Today, later we are going to get split-up and I get stuck [with] the big jerk Yanmei. Ugh! I’m stricken with bad luck! And to think Charles almost got split up with us, almost! that is!!!

...
Seating arrangements in school were so important. Proximity to crushes, friends, and enemies could make all the difference as to whether a class would be enjoyable or torturous. Even the most tedious lesson could be made bearable by knowing a cute boy was sitting nearby or within ogling distance, or that a note expressing boredom could be easily passed to a friend. Even being briefly split up with the wrong people for a class project could spell disaster and ruin a day. Like this one.
Despite being studious and well-behaved, my penchant for socializing in class was a talking point in parent-teacher conferences. Nevertheless, I was willing to risk a good grade in Conduct on my report card if it meant having an excuse to talk to Charles. He still didn’t know who wrote the secret admirer note, so I had to be careful, but I didn’t want to be too careful. Except that particular day I didn’t have a chance to mouth off, because of the cursed events that followed.

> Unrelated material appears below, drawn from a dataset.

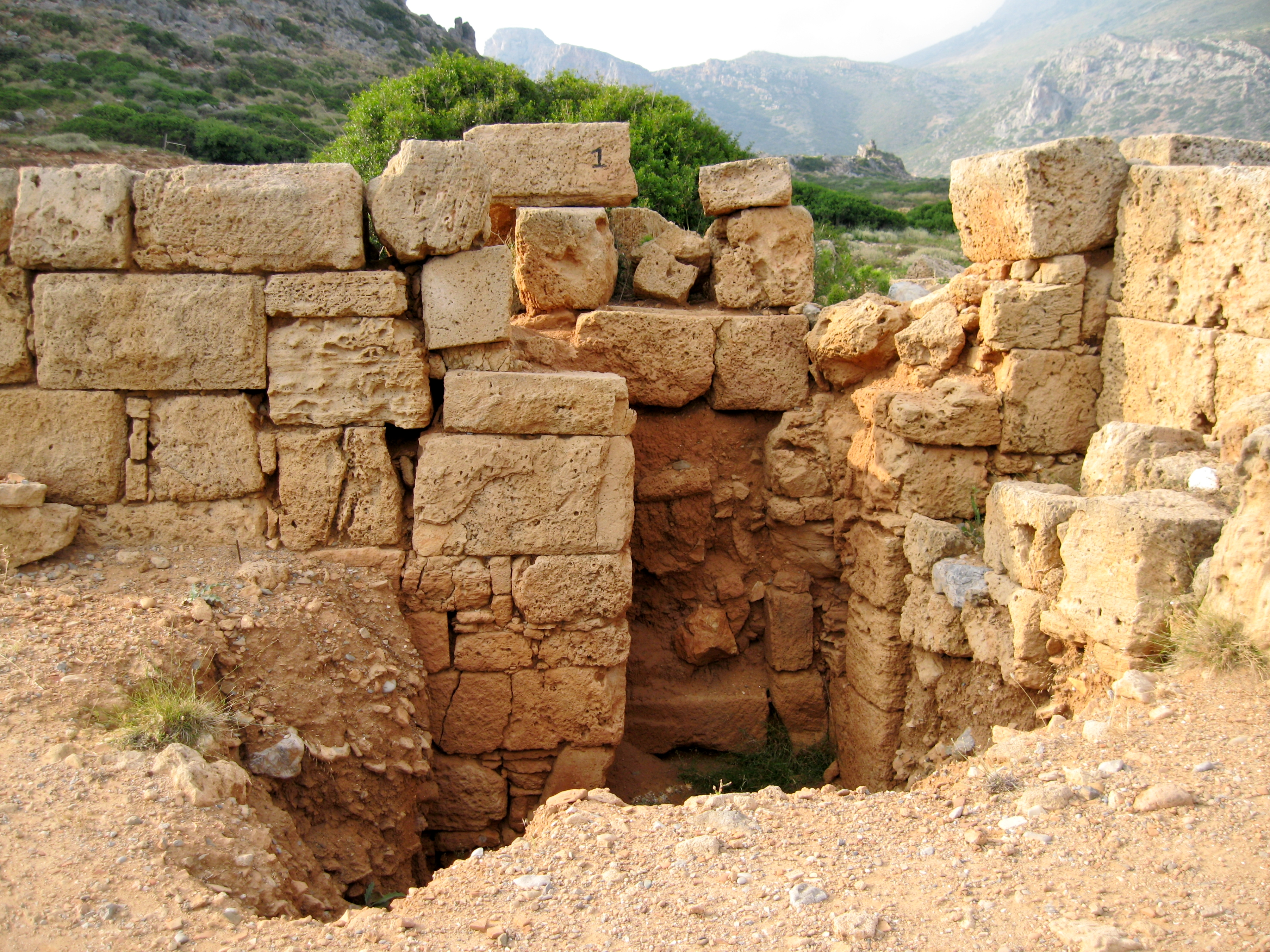 Phalasarna, Kissamos, Nomos Chania, Crete, Greece
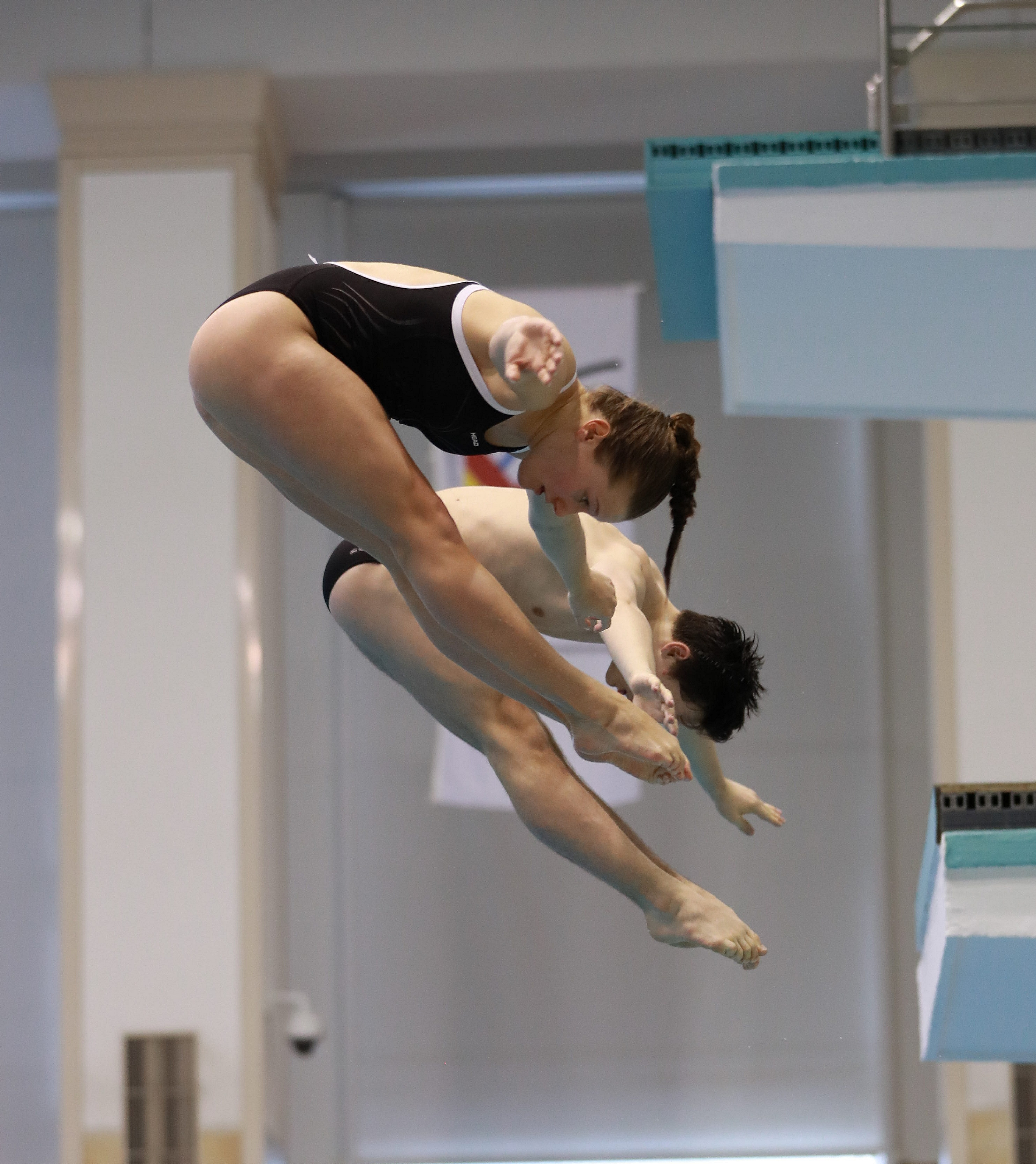 3m mixed Synchron Finale Sprung 1 bei den Internationalen Deutschen Hallenmeisterschaften im Wasserspringen Offene Klassen und Junioren. Abgebildet: Tina Punzel. Lou Massenberg.

Yanmei was present at my McDonald’s birthday party less than a year before, but I don’t recall what grievous act she committed that made her my nemesis at this point. Back then having a grudge on at least one friend and a crush on at least one boy was pretty much status quo. And being split up with Yanmei for a class project was actually a good thing academically, because it meant I would talk less in class. Smart teacher, that Mr. Adams.